County: Kildare Site name: CHERRYVILLE (Site 5)
Sites and Monuments Record No.: N/A Licence number: 01E0583
Author: Thaddeus C. Breen, for Project Director Valerie J. Keeley
Site type: Burnt spread and Structure
Period/Dating: Undetermined
ITM: E 669552m, N 711990m
Latitude, Longitude (decimal degrees): 53.153869, -6.960117
On the route of the Kildare Bypass, east of sites 1–4 (Excavations 2001, Nos 612–15), a spread of burnt stone in charcoal-rich soil was found. It measured 13m by 6m. The stone was mostly sandstone. It overlay a somewhat more extensive grey silty layer. Fifteen pieces of flint, including both artefacts and waste flakes, were found in this lower layer. To the west of the burnt spread was a layer of yellow clay with a large quantity of angular pieces of unburnt sandstone, resembling crude cobbling. The site was crossed by a series of spade cultivation furrows. A stone lancehead was found in the fill of one of these, where it cut through the burnt spread.

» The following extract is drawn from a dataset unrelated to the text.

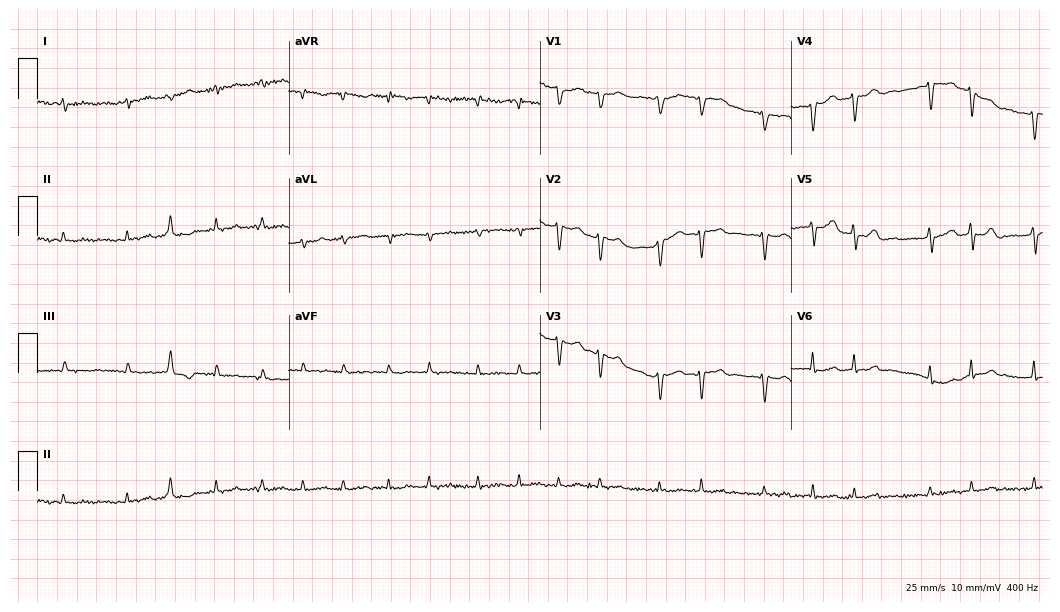
ECG (10.2-second recording at 400 Hz) — a man, 80 years old. Findings include atrial fibrillation.

Underlying and near the burnt spread were 23 pits (there were also further irregular hollows which are more likely to have been natural). Most of the pits were shallow (0.2–0.3m deep) and round or oval in shape. Stake-holes were present in the base of some, in one case round the edge, but in other cases not so obviously linked to the shape of the pit. There were also groups of stake-holes not associated with pits.
Two particularly deep pits were found at the western edge of the site, 6.5m west of the burnt spread, partly overlapped by the stony layer. They were approximately oval in plan, just under 2m in maximum diameter, and up to 1.3m deep. They contained a number of fills, including some burnt stone and charcoal, and some unburnt animal bones.
During the initial monitoring, a stone axehead was found in the area between the burnt spread and a stream to the south. No other archaeological remains were found there.
In the area to the east of the burnt spread, stretching between it and Site 6, a number of miscellaneous pits and stake-holes were found. One shallow, circular pit, 1.8m in diameter, was subsequently cut by an oval pit with a maximum diameter of 1.59m. The fills of the latter included a layer of charcoal-rich soil with burnt stone.
Nearby was a sunken rectangular structure measuring 2.6m by 1.6m. It was 0.15–0.2m deep and had a post-hole at each corner. Immediately outside, halfway along one side, was a stone measuring 0.48m by 0.25m by 0.25m, upright as if deliberately set in the ground, though no cut could be discerned. There were no finds in this structure, nor was there any stratigraphical indication of its relationship to other features on the site.